Always add year/month/day predicates too — they prune partitions so a
typical dashboard query (one project, 7 days) scans well under 100 MB. The
org value is the organization UUID and matches the organization_id column.
The event payload (which varies per event_type) is stored as a JSON string in
payload_json; extract fields with json_extract_scalar.

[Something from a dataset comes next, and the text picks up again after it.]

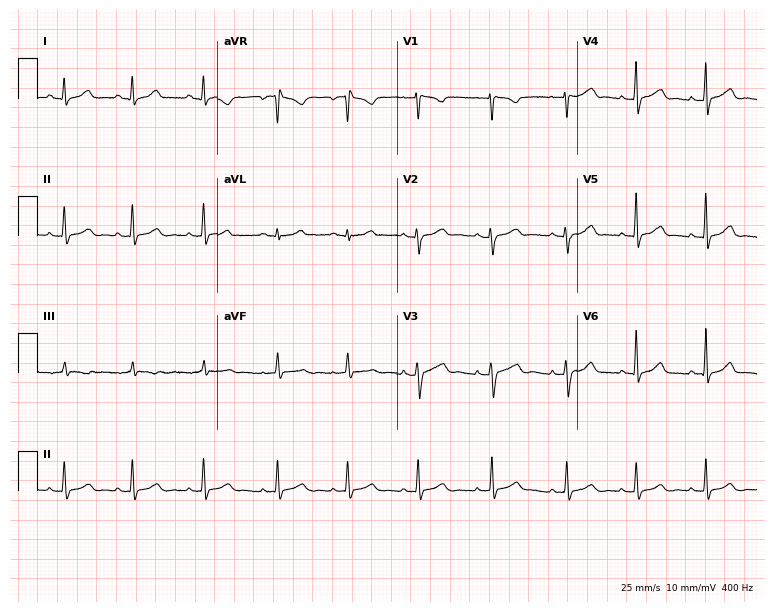
ECG — a woman, 28 years old. Labelled as a normal ECG.

Completion rate by project and date range
Share of sessions that reached video.completed out of sessions that started
playback, for one project over a 7-day window.
SELECT
project_id,
COUNT(DISTINCT CASE WHEN event_type = 'video.completed' THEN session_id END) * 1.0
/ NULLIF(COUNT(DISTINCT CASE WHEN event_type = 'video.played' THEN session_id END), 0)
AS completion_rate
FROM analytics.events
WHERE org = '11111111-1111-1111-1111-111111111111'
AND project_id = '22222222-2222-2222-2222-222222222222'
AND year = 2026 AND month = 5 AND day BETWEEN 20 AND 26
GROUP BY project_id;
For a range that spans month or year boundaries, compose the partition
predicates (e.g. (year = 2026 AND month = 5 AND day >= 28) OR (year = 2026 AND month = 6 AND day <= 4))
or filter on occurred_at for an exact timestamp window in addition to the
partition predicates that do the pruning.

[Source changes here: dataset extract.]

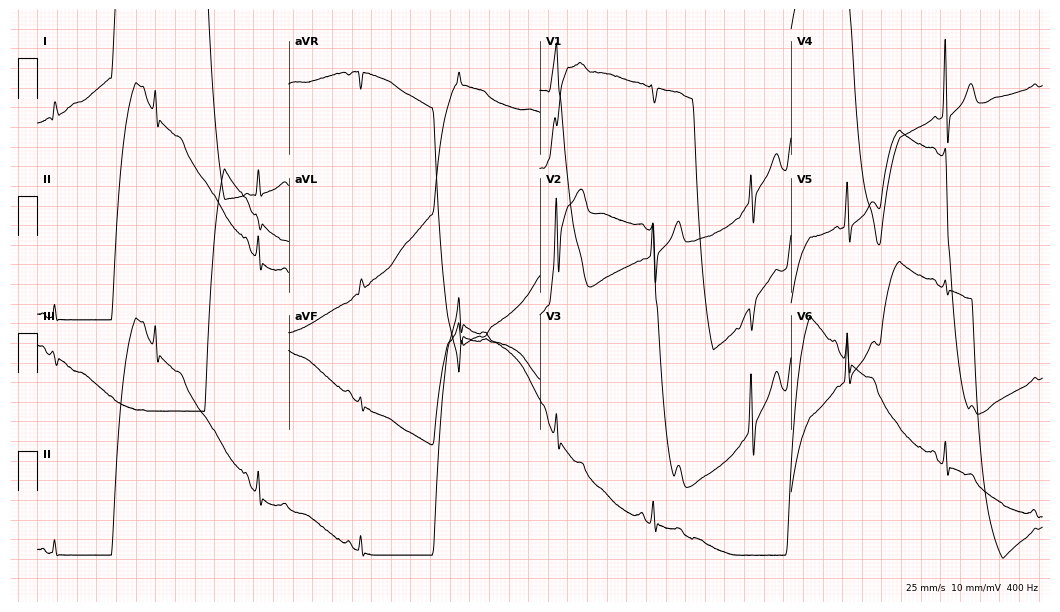
12-lead ECG from a 57-year-old male. No first-degree AV block, right bundle branch block, left bundle branch block, sinus bradycardia, atrial fibrillation or sinus tachycardia recorded for this tracing. Only these six findings were labelled.

Drop-off histogram (25 / 50 / 75 / 100 %)
How many distinct sessions reached each quartile. The 25/50/75 marks come from
video.progressed (with payload.percent); 100 % is video.completed.

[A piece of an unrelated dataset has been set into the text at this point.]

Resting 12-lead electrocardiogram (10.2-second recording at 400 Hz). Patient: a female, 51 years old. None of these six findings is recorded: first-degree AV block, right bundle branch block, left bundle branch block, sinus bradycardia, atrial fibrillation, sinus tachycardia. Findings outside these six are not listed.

SELECT quartile, COUNT(DISTINCT session_id) AS sessions
FROM (
SELECT
session_id,
CAST(json_extract_scalar(payload_json, '$.percent') AS INTEGER) AS quartile
FROM analytics.events
WHERE org = '11111111-1111-1111-1111-111111111111'
AND project_id = '22222222-2222-2222-2222-222222222222'
AND year = 2026 AND month = 5 AND day BETWEEN 20 AND 26
AND event_type = 'video.progressed'
UNION ALL
SELECT session_id, 100 AS quartile
FROM analytics.events
WHERE org = '11111111-1111-1111-1111-111111111111'
AND project_id = '22222222-2222-2222-2222-222222222222'
AND year = 2026 AND month = 5 AND day BETWEEN 20 AND 26
AND event_type = 'video.completed'
)
GROUP BY quartile
ORDER BY quartile;
CTA funnel
CTA clicks per call-to-action, alongside the playback base, to read conversion.
SELECT
json_extract_scalar(payload_json, '$.cta_id') AS cta_id,
json_extract_scalar(payload_json, '$.cta_name') AS cta_name,
COUNT(*) AS clicks,
COUNT(DISTINCT session_id) AS sessions_with_click
FROM analytics.events
WHERE org = '11111111-1111-1111-1111-111111111111'
AND project_id = '22222222-2222-2222-2222-222222222222'
AND year = 2026 AND month = 5 AND day BETWEEN 20 AND 26
AND event_type = 'cta.clicked'
GROUP BY 1, 2
ORDER BY clicks DESC;
To express it as a funnel, compare against the playback base for the same window:
SELECT
COUNT(DISTINCT CASE WHEN event_type = 'video.played' THEN session_id END) AS sessions_played,
COUNT(DISTINCT CASE WHEN event_type = 'cta.clicked' THEN session_id END) AS sessions_clicked
FROM analytics.events
WHERE org = '11111111-1111-1111-1111-111111111111'
AND project_id = '22222222-2222-2222-2222-222222222222'
AND year = 2026 AND month = 5 AND day BETWEEN 20 AND 26;
Top devices and locales
Most common device/OS/browser and locale/country combinations by session count.
SELECT
device_type, device_os, device_browser, locale, geo_country,
COUNT(DISTINCT session_id) AS sessions
FROM analytics.events
WHERE org = '11111111-1111-1111-1111-111111111111'
AND year = 2026 AND month = 5 AND day BETWEEN 20 AND 26
GROUP BY 1, 2, 3, 4, 5
ORDER BY sessions DESC
LIMIT 50;
Cost & performance notes
- Run everything in the
percus-analyticsworkgroup so the 10 GB per-query scan cap and the shared results location apply. A scan-budget alarm fires when a query exceeds ~8 GB (80 % of the cap) so heavy queries get reviewed before they hit the hard limit. - Select only the columns you need — Parquet is columnar, so narrow projections scan dramatically fewer bytes.
- Keep the
org+year/month/daypredicates on every query; they are what keep a typical dashboard query under 100 MB and under ~5 seconds.